Ist es nicht schwierig, wenn berufliche Tätigkeiten mit einem Schwur, einem Gelöbnis verbunden werden? Es ist eine heikle Sache mit dem Schwören, sagt Jesus. Lasst es, sagt er.

Track 3
„Darum frage ich auch dich: Willst du xx als deine Ehefrau lieben und ehren bis dass der Tod euch scheidet?“
Ich sage zu meinen jungen Leuten immer: Gebt gut acht, das ist ein großes Versprechen. Und dann nicken sie immer ganz aufgeregt. Das ist es ja, was sie wollen. Deswegen kommen sie in die Kirche. Sie wollen einander dieses große Versprechen geben, weil sie es ganz, ganz ernst miteinander meinen. Aber wenn es denn schiefgeht, wenn sie scheitern, dann ist da niemand, der sie aus diesem Versprechen löst. Sie tragen die Scherben ihrer Beziehung allein und jeder für sich. Sie versuchen, die Fragen von Schuld und Versagen alleine zu klären und verrennen sich dabei allzu leicht in lebenslange Bitterkeiten, und ihre Wunden heilen nie.
Wir verlangen von Taufeltern und Paten ebenfalls ein Gelöbnis und wissen im gleichen Atemzug, dass viele es kaum werden halten können. „Liebe Eltern und liebe Paten! Versprechen Sie, Ihrem Kind von Gott zu erzählen, ihm den christlichen Glauben nahezubringen und ihm zu helfen, als Christ in unserer Zeit zu leben, dann antworten Sie: Ja, mit Gottes Hilfe!” – so lautet die Tauffrage. Das ist nicht Nichts, was wir da von denen verlangen, die doch eigentlich nur ihr Kind zu Jesus bringen wollen, damit er sie segnet. Tun wir ihnen damit nicht etwas an? Muss das wirklich sein?

Es ist mit dem Schwören so eine Sache. Das tut man eigentlich nicht nebenbei. Das berührt die Heiligkeit Gottes und damit uns selbst im Innersten unseres Menschseins, sagt Jesus, deswegen bindet es uns auch über das gesprochene Wort hinaus.

„Ja, ich will euch tragen bis zum Alter hin, und ihr sollt einst sagen, dass ich gnädig bin.“ (vom Organisten solo gesungen)

Gottes Ja ist ein Ja ohne Nein. Es ist ein unverbrüchliches Ja zu seinen so leicht zu brechenden Menschenkindern. Es ist ein Ja ohne Bedingungen. Auf diesem Ja gründet unser Glaube.
Dieses eine Wort Gottes, sein unverbrüchliches Ja, ist Mensch geworden in Jesus Christus. Es ist logisch und stimmig, dass dieses eine Wort vor den vielen Worten warnt, die wir viel zu leicht sagen. Wir sollen beim Beten nicht plappern wie die Heiden, sagt er. Und wir sollen beim Beten nicht vor Gott mit unseren großen Taten prahlen, auch wenn es uns schwer fällt. „Gott, sei mir Sünder gnädig“ – das ist genug. Es ist dieser Christus, der uns das Vater-Unser schenkt als das Nonplusultra der Worte, die wir vor Gott brauchen.

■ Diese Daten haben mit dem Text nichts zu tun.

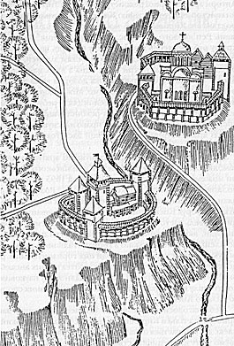 Кирилівський монастир у ХІІ ст. малюнок-реконструкція О.І. Кутового та В.А.Розенберга
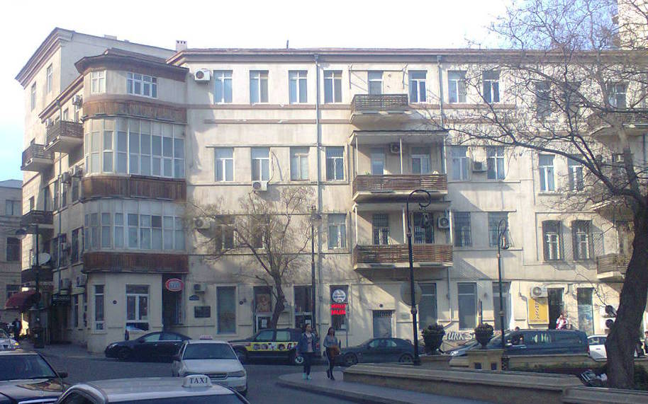 В этом доме жил Адиль Эфендиев (при более детальном рассмотрении можно даже увидеть памятную доску)
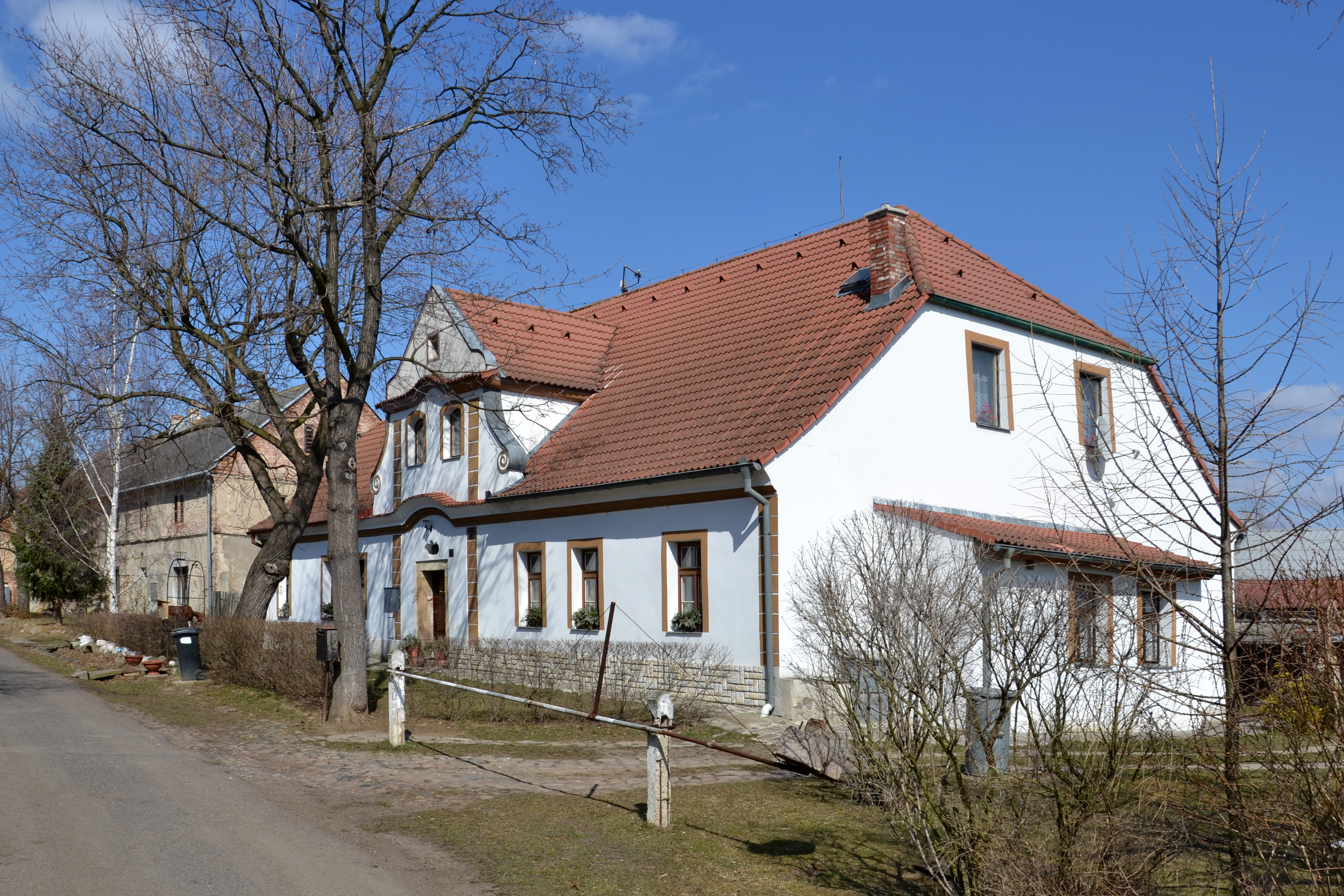 Venkovská usedlost (Vičice), Vičice 6
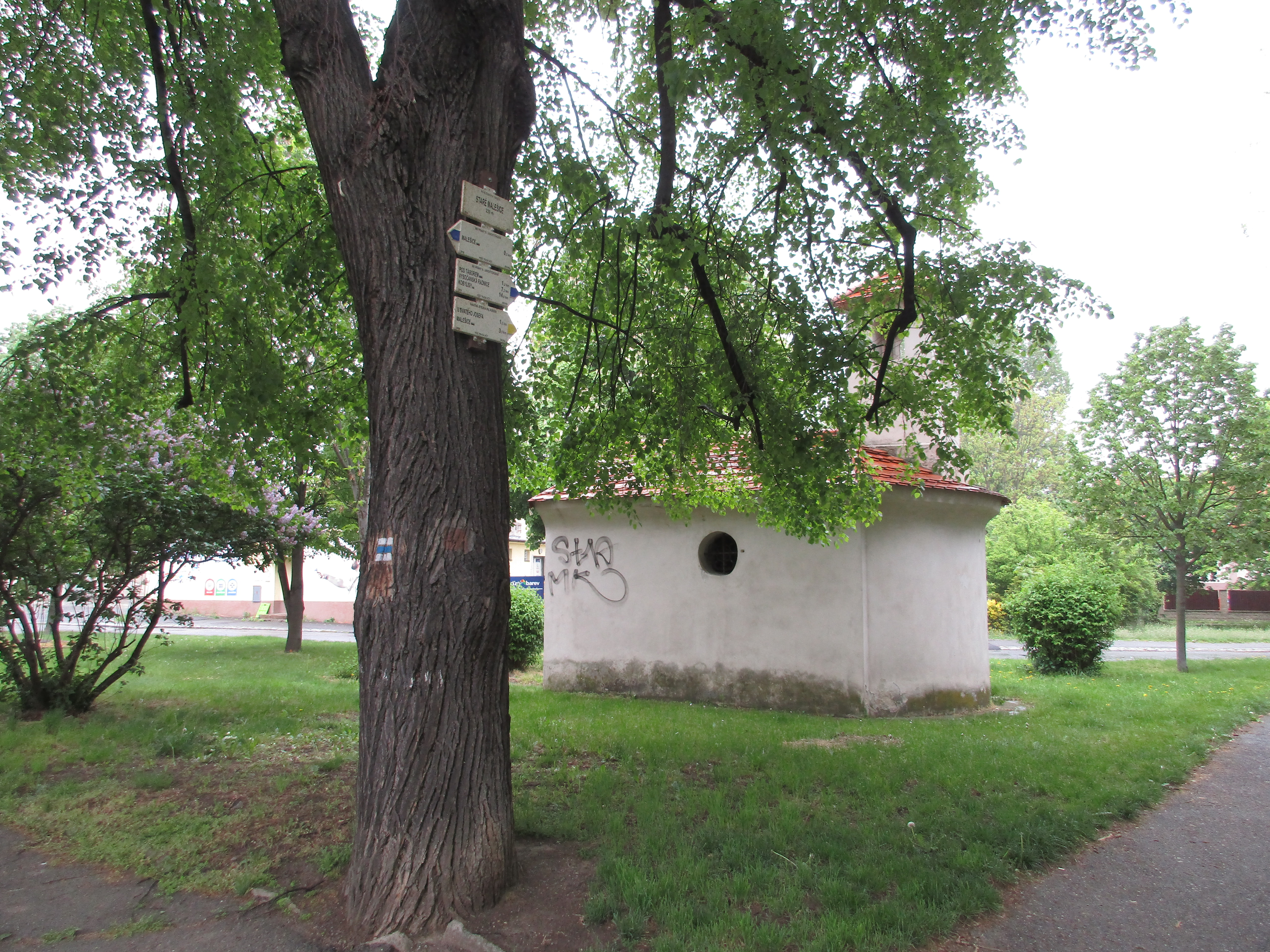 Turistická značená trasa Kobylisy-Malešice.
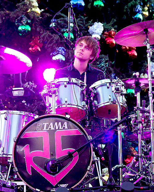 Ellington Ratliff.
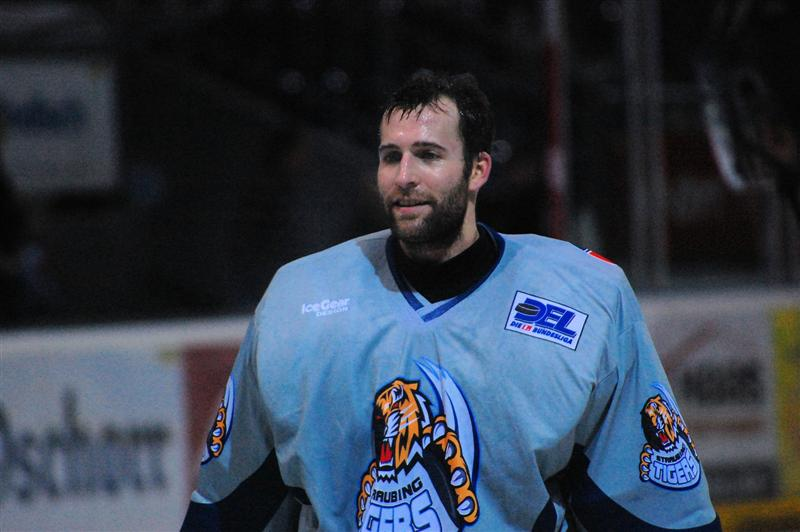 Markus Janka
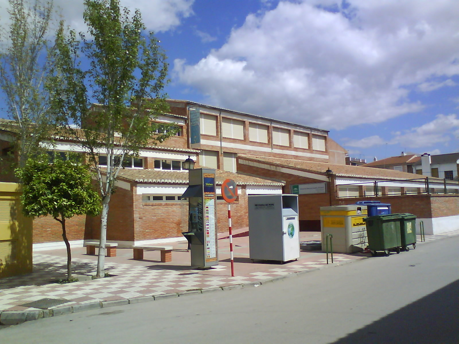 Imagen del Colegio Público Padre Manjón de Huétor-Tájar
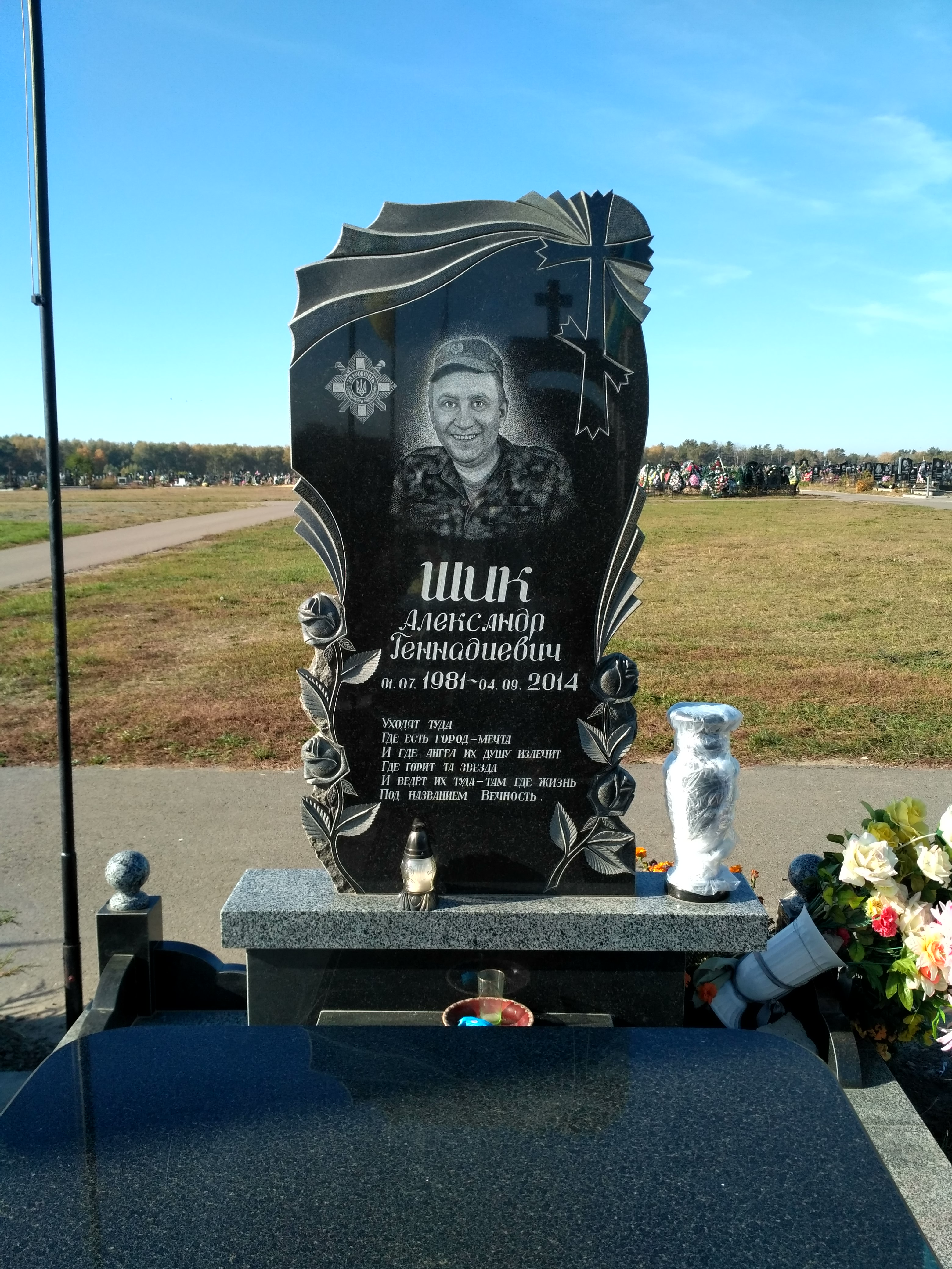 могила
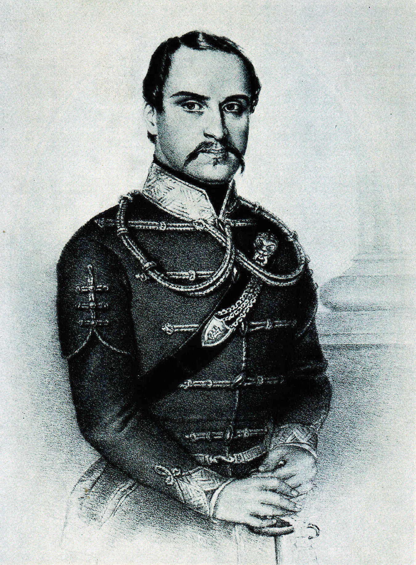 Zabolai Mikes Kelemen (1820–1849) honvéd huszár ezredes portréja. Korabeli litográfia
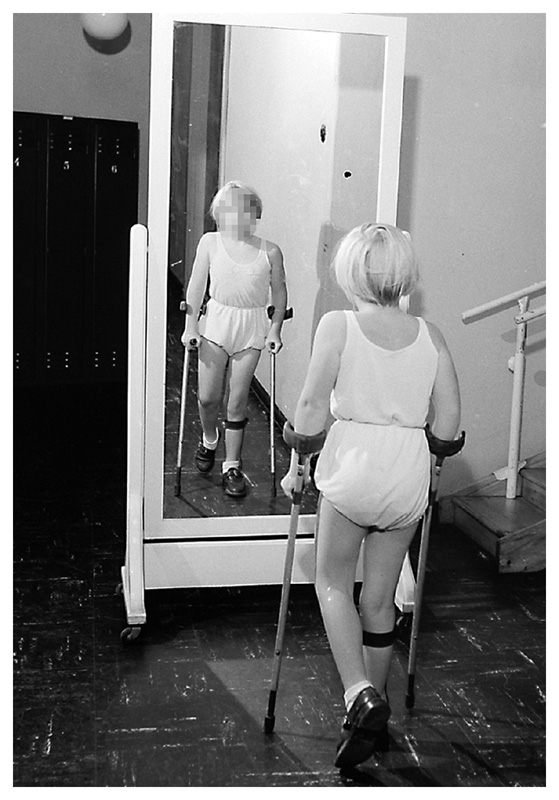 Poliopasient med krykker. Møysommelig trening gjorde det mulig for mange å legge bort hjelpemidler.
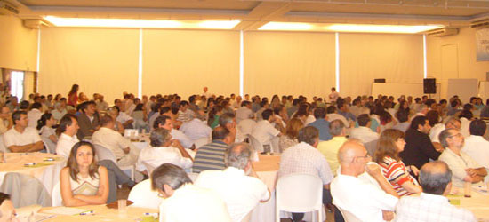 Vista general de la sesión de trabajo del "Plenario Ciudadano del 17 de diciembre".

Lasst das mit dem Schwören , sagt Jesus. Lasst eure wortreichen Reden. Lasst das Rumgeiere um den heißen Brei. Eure Rede sei Ja, ja oder nein, nein. Was darüber ist, das ist vom Übel. Euer Ja sei ein Ja – und kein vielleicht oder mal sehen. Euer Nein sei ein deutliches Nein gegen Unrecht, Gewalt und Heuchelei. Ihr sollt echte, vertrauenswürde, verlässliche Menschen sein. Ihr habt es nicht nötig, euch hinter einer Wand aus Worten zu verstecken, weil alle Worte dieser Welt in Gottes einem Wort aufgehoben sind und weil der Christus uns aus Lüge und Heuchelei befreien will und kann. Amen.